Now the confusion comes when I'm doing the ACB calculations ...

For example ... My transaction records for one pool looks like this

Security Date Transaction Amnt Shares	Amount/Share	Commission	Capital Gain (Loss)	Share Balance	Change in ACB	New ACB	New ACB/Share	

SHORT TERM BOND POOL	2017-Jul-31	Buy	$8.84	0.8691	$10.17	-	- 450.5047	+$8.84	$4,691.52	$10.41	
SHORT TERM BOND POOL	2017-Jul-28	Sell	$810.00	79.4959	$10.19	-	($17.90)	449.6356	—$827.90	$4,682.68	$10.41	
SHORT TERM BOND POOL	2017-Jul-12	Sell	$57.07	5.5926	$10.20	-	($1.17)	529.1315	—$58.24	$5,510.58	$10.41	

So, the entry on Jul 12 was a sale to pay the fund manager.
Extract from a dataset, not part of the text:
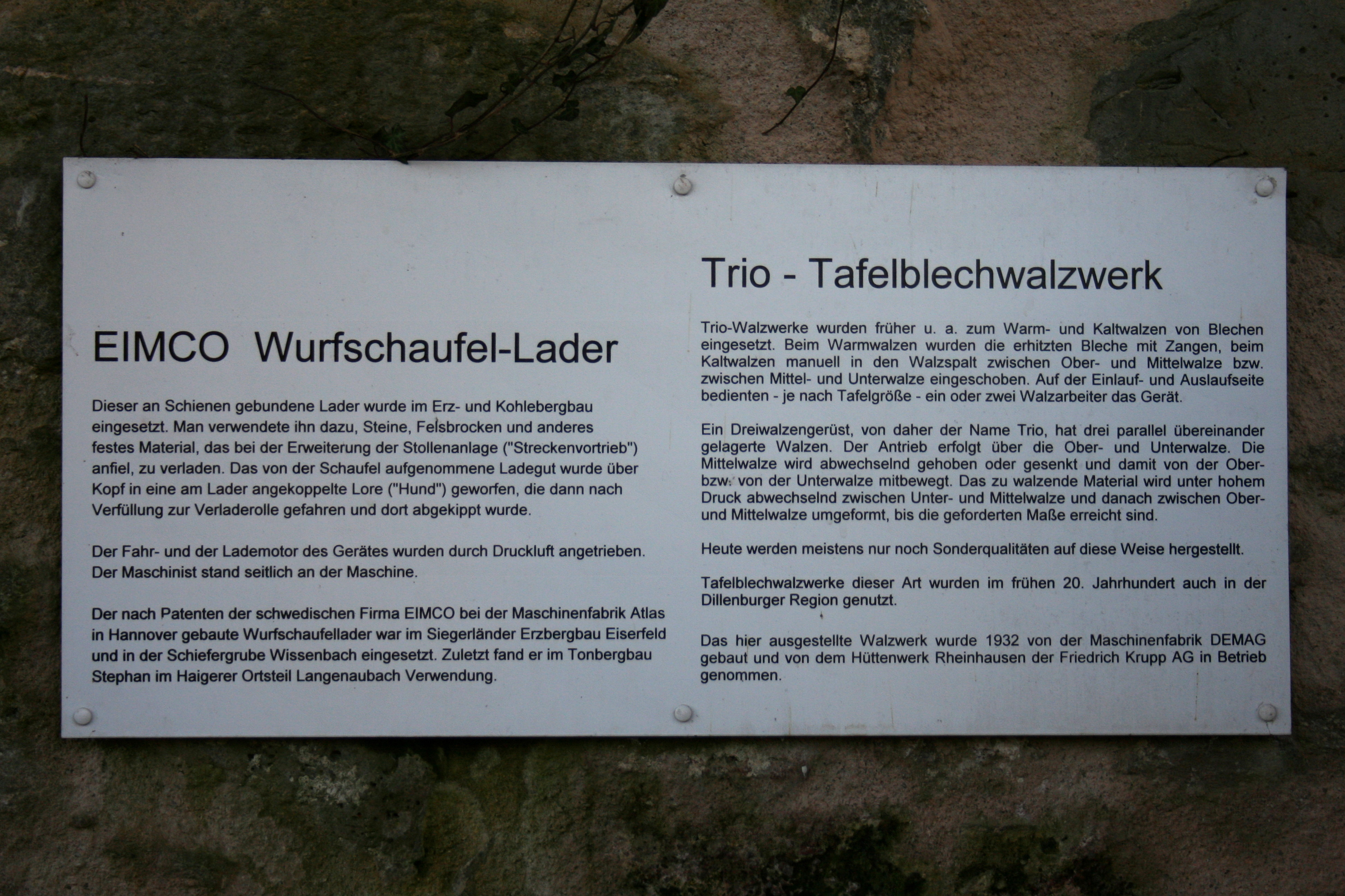 Villa Grün auf dem Schlossberg in Dillenburg

Then the sale on 28 July was a withdrawal. Then the buy was a reinvestment of dividends / interest.

adjustedcostbase.ca says that the losses associated with the two sales are possibly superficial loss and gives me a box to tick. I know that it essentially dismisses the loss so can't claim it as a capital loss and then it does SOMETHING to the ACB. I understand what triggers this as a superficial loss - buying and selling close together in time making it look like a technical manipulation rather than a longer term investment.

How does this actually affect the ACB?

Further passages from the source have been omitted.